Aside: you might find My blog post interesting, where I found bottlenecks in GCD including branch prediction, lack of instruction parallelism, and the DIV instruction. Even things like Modulo is significantly slower for signed types compared to unsigned types of the same size! Since the values being used are all positive, that is another speedup.

For some operations, the opcode is faster for 32-bit than 64-bit; so switching to a smaller version once the numbers get small enough will speed it up.

I found that an algorithm written for computers in 1961 that does no division runs slower than the modern expression when coded naively, but once the bottlenecks in that are found and eliminated, it runs much faster. The CPU can burn through lots of primitive instructions so the increased length is not significant; it’s the traffic jams inside the CPU that kill the performance.


Your code review

Don’t write using namespace std;.

You can, however, in a CPP file (not H file) or inside a function put individual using std::string; etc. (See SF.7.)


You should break up the monolithic main into smaller functions.
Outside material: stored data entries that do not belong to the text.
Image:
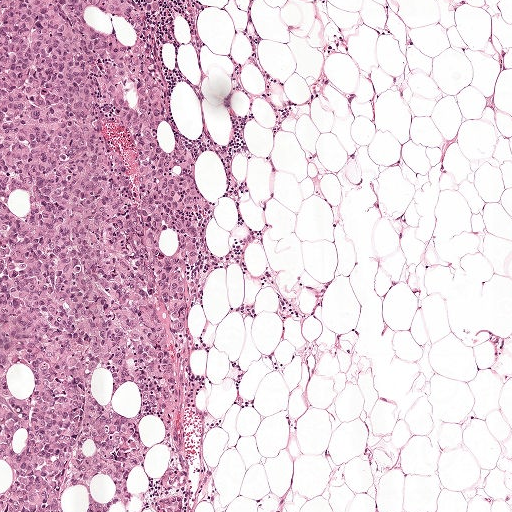
H&E-stained section of a sentinel lymph node (breast cancer), from a whole-slide image, viewed at about 5×: the field is about 1 mm across, about 1.9 µm per pixel.
Question:
Does this lymph node field contain metastatic tumour?
Answer:
Yes.
Metastatic tumour outline, simplified to 9 points and listed clockwise in crop pixels (x, y): (0, 0), (172, 0), (174, 120), (229, 225), (229, 260), (199, 344), (202, 452), (188, 511), (0, 511).
About 40% of this field is tumour.
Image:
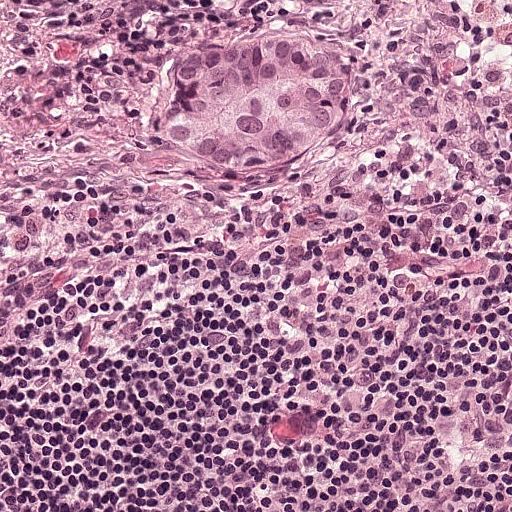
A 0.25-mm field of an H&E-stained sentinel lymph node from a breast-cancer patient (whole-slide image), shown at about 20×, about 0.49 µm per pixel.
Question:
Which parts of this field are metastatic tumour? Answer with the outline of each region, in pixels.
Answer:
Metastatic tumour outline, simplified to 12 points and listed clockwise in crop pixels (x, y): (260, 42), (287, 42), (344, 60), (357, 78), (352, 134), (344, 146), (256, 191), (178, 184), (153, 176), (134, 154), (131, 129), (180, 44).
About 10% of the image area is annotated as tumour.

It is clear that first you read the input, then you do the actual work.

Write the function that does the real work isolated from any real I/O. It takes parameters and returns values. You can call that from test cases that means you don’t have to type the input yourself every time! And you can have a function to read the input in the manner needed, for the final deliverable.
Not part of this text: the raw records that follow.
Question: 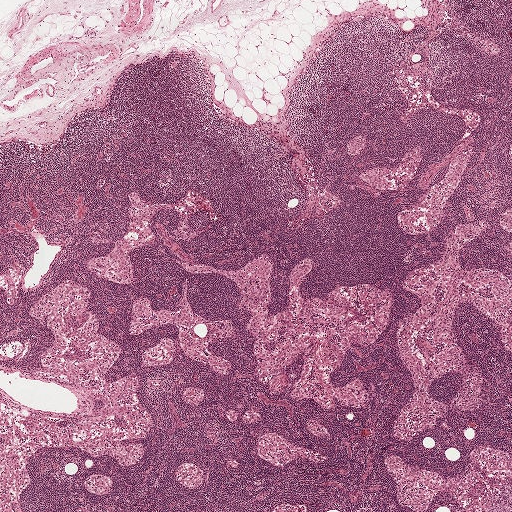
Lymph node section stained with H&E, from a whole-slide image of a breast-cancer sentinel node. Magnification about 2.5×, about 2.0 mm across the frame, about 3.9 µm per pixel.
Roughly what share of this field is metastatic tumour?

Choices:
 (A) about 5% or less
 (B) about 50% or more
 (C) about 25% to 45%
 (D) none: no tumour is outlined
 (E) about 10% to 20%

Answer: (A) about 5% or less
Under 5% of the field is tumour.
The outlined metastatic tumour's edge, as a closed clockwise path of 14 points: (511, 480), (511, 511), (458, 511), (459, 510), (461, 508), (470, 510), (479, 509), (499, 500), (500, 494), (499, 491), (500, 488), (502, 485), (501, 485), (508, 481).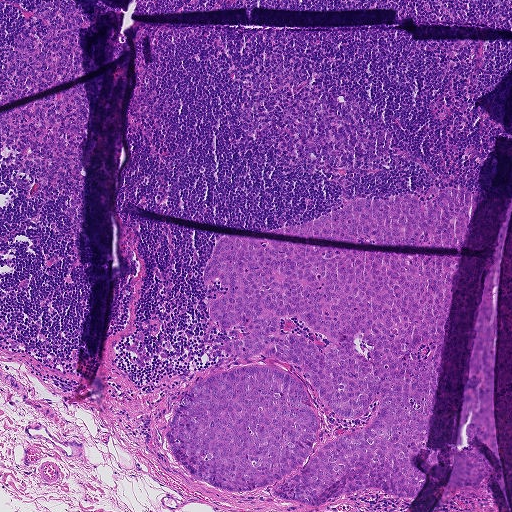
H&E-stained section of a sentinel lymph node (breast cancer), from a whole-slide image, viewed at about 5×: the field is about 0.93 mm across, about 1.8 µm per pixel.
Boundaries of two metastatic tumour regions, simplified and listed clockwise, largest first: region 1: (218, 240), (457, 258), (424, 442), (410, 460), (423, 476), (412, 496), (271, 494), (309, 456), (237, 492), (184, 470), (169, 425), (203, 379), (283, 370), (318, 415), (313, 446), (368, 425), (378, 402), (339, 417), (299, 366), (222, 347), (247, 328), (210, 316), (230, 288), (203, 279); region 2: (446, 188), (476, 192), (460, 247), (304, 237), (272, 231), (314, 219), (360, 198), (376, 200), (404, 194), (428, 201).
About 25% of the image area is annotated as tumour.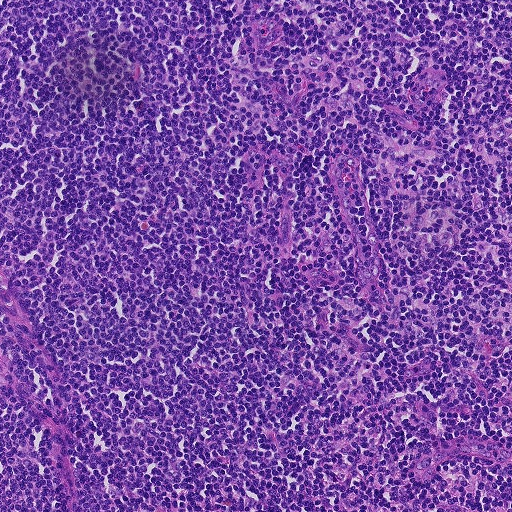
This is a crop of a whole-slide image: an H&E-stained breast-cancer sentinel lymph node section at roughly 10× magnification (about 0.9 µm per pixel; the crop spans about 0.46 mm).
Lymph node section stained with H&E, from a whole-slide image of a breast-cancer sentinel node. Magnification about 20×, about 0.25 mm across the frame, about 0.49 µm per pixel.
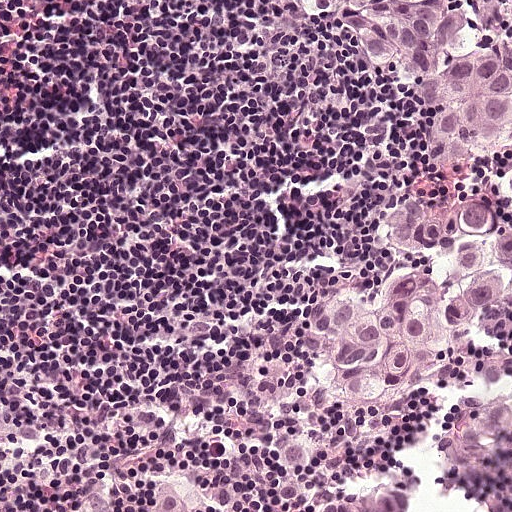
Question: Show where the tumour is in this image.
Answer: Outlines of two tumour regions, largest first (closed clockwise paths, crop pixels): region 1: (511, 174), (511, 205), (505, 216), (511, 227), (511, 271), (502, 281), (502, 296), (468, 324), (455, 348), (423, 368), (410, 395), (360, 405), (309, 360), (305, 320), (322, 299), (388, 298), (400, 274), (417, 261), (414, 248), (388, 226), (396, 205), (409, 198), (439, 210), (456, 210); region 2: (460, 0), (470, 31), (510, 67), (511, 148), (469, 175), (430, 168), (420, 152), (420, 84), (360, 64), (344, 46), (340, 28), (322, 20), (316, 8), (295, 1).
The annotated tumour makes up about 15% of the crop.
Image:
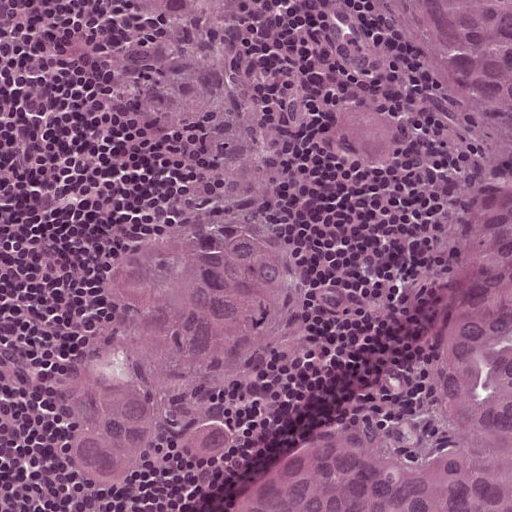
H&E-stained section of a sentinel lymph node (breast cancer), from a whole-slide image, viewed at about 20×: the field is about 0.25 mm across, about 0.49 µm per pixel.
Question:
Where is the metastatic tumour in this field?
Answer:
Three metastatic tumour regions, each outlined as a closed clockwise path in crop pixels (x, y), largest first: region 1: (93, 0), (236, 0), (268, 216), (290, 238), (299, 286), (280, 331), (204, 392), (237, 443), (207, 463), (166, 445), (99, 496), (66, 461), (68, 413), (132, 337), (108, 295), (123, 250), (184, 174), (108, 114), (136, 20); region 2: (386, 0), (511, 0), (511, 511), (228, 511), (209, 479), (276, 432), (358, 424), (422, 456), (440, 434), (430, 404), (430, 320), (459, 242), (465, 158); region 3: (360, 94), (403, 146), (376, 185), (331, 168), (319, 120).
About 45% of this field is tumour.
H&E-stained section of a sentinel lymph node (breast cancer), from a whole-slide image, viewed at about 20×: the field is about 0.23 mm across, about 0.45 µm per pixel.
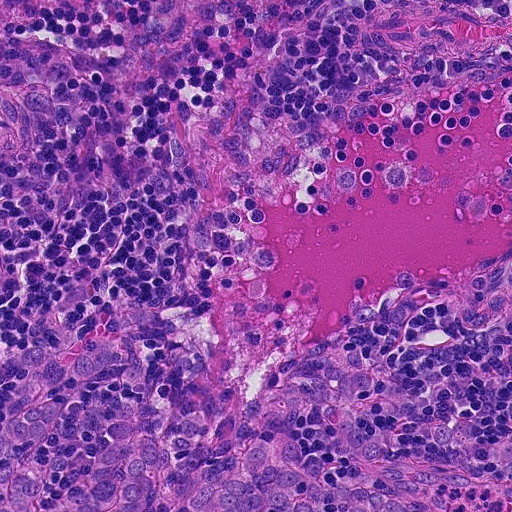
Metastatic tumour outline, simplified to 38 points and listed clockwise in crop pixels (x, y): (96, 332), (114, 339), (115, 359), (15, 462), (48, 485), (50, 502), (82, 474), (100, 416), (122, 397), (143, 408), (178, 473), (203, 478), (237, 444), (282, 432), (304, 443), (315, 464), (360, 480), (332, 420), (356, 372), (372, 366), (380, 383), (352, 404), (356, 422), (398, 453), (465, 474), (426, 432), (438, 418), (472, 455), (511, 436), (511, 468), (468, 490), (443, 490), (467, 511), (0, 511), (0, 415), (26, 383), (19, 344), (60, 352).
About 15% of this field is tumour.
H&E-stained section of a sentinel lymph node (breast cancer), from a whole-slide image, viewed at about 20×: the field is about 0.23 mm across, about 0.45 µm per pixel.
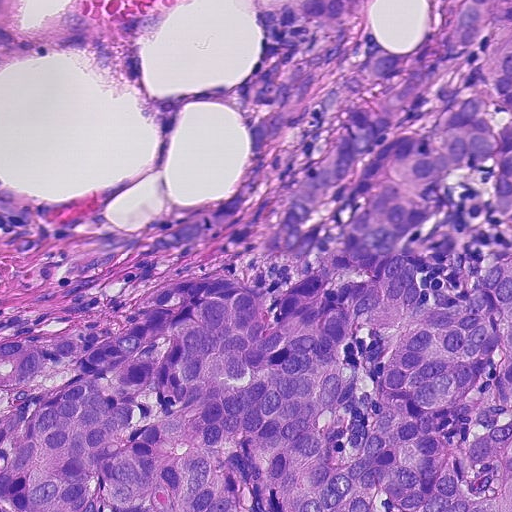
Metastatic tumour outline, simplified to 21 points and listed clockwise in crop pixels (x, y): (254, 0), (511, 0), (511, 511), (0, 511), (0, 336), (76, 341), (164, 283), (301, 278), (320, 268), (253, 263), (258, 229), (326, 151), (342, 107), (280, 137), (232, 220), (138, 252), (160, 226), (222, 192), (240, 162), (237, 95), (258, 31).
About 70% of this field is tumour.

Meanwhile, the functions you write to load arrays from a file like that can be reused for the next problem. You can be sure it has no code tangled up with the old program — it is just for getting input.

Your code seems complex since GCD itself is just a few lines. Is that what countGcd is? The name is odd if it returns GCD, not the count of something. No, that’s just one step as there is no while loop. Point is, I have no idea from the names and complete lack of comments just what this code does or how it works.
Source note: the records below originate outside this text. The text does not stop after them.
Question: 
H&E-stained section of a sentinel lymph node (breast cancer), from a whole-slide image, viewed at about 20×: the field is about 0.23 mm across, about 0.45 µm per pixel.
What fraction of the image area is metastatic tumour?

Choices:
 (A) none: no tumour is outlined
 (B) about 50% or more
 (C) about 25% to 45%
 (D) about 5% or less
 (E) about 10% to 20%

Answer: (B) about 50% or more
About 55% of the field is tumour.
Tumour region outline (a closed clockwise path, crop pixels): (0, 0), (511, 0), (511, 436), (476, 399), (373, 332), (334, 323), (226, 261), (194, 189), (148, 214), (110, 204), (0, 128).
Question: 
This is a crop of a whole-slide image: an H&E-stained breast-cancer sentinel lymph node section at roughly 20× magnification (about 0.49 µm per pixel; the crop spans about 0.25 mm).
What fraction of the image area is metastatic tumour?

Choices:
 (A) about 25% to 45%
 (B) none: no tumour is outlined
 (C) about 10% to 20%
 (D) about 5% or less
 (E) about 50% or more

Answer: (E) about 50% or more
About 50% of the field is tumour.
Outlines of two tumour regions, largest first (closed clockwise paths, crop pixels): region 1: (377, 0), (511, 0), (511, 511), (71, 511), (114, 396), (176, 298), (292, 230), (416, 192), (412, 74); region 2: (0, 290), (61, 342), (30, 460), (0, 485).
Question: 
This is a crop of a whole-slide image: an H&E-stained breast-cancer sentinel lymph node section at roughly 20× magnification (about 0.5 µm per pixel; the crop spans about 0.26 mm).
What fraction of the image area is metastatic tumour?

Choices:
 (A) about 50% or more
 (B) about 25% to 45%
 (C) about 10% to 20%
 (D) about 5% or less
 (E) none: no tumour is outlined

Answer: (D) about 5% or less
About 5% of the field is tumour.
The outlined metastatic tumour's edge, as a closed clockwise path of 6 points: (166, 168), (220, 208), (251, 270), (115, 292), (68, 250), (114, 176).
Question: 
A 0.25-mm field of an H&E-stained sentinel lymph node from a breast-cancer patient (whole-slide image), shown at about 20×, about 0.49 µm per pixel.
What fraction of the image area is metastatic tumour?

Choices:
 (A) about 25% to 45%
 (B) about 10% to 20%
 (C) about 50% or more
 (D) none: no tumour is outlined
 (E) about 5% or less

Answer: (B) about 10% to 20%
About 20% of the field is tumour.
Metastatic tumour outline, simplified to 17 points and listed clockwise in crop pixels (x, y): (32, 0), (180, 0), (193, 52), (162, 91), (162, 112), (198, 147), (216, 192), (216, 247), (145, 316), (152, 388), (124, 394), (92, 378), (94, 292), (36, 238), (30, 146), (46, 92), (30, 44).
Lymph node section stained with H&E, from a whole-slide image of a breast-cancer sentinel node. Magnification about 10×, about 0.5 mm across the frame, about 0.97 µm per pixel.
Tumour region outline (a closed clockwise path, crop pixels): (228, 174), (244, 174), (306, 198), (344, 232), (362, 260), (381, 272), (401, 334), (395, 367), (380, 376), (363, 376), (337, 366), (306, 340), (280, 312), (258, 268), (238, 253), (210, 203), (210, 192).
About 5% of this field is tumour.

    for ( size_t j = 0; j < arr.size(); ++j ) {

It appears that this could be a range-based for loop. I see you refer to arr.at( j ) eight times! And you are wondering about performance?

for (auto current : array) {

and then I think the long line is the actual GCD calculation because of its name:

    auto GCD= compute_GCD (current, elem);

put that in a separate (readable) function. It will also make it easy to change the implementation of the GCD algorithm itself without messing with the rest of the program!

        if ( gcd > max_gcd ) {

            max_sum = elem + arr.at( j );
            max_gcd = gcd;
        } else if ( gcd == max_gcd ) {
            size_t sum = elem + arr.at( j );
            if ( sum > max_sum )
                max_sum = sum;
        }    

You want to accumulate the maximum incrementally. It’s probably not worth using an stl algorithm for that since you are giving it the input incrementally rather than having a prepared list. It can, however, but split into a separate function or accumulator class.

The complex part here is the tie-breaking. Understand that the description is simply that of a compound key! Think of sorting names: if the last name matches, then sort by the first.

Now std::pair already does this for comparison operators. So make a pair{GCD,sum} of the current trial, and have the max variable of the same type. Now you just need a straightforward remember the largest accumulator.

using respair = std::pair<size_t, size_t>;

static respair best { };

void check_for_best (const respair& x)
{
    best = std::max (best,x);
}

basically, it reduces to one line.

max.second will be the max sum.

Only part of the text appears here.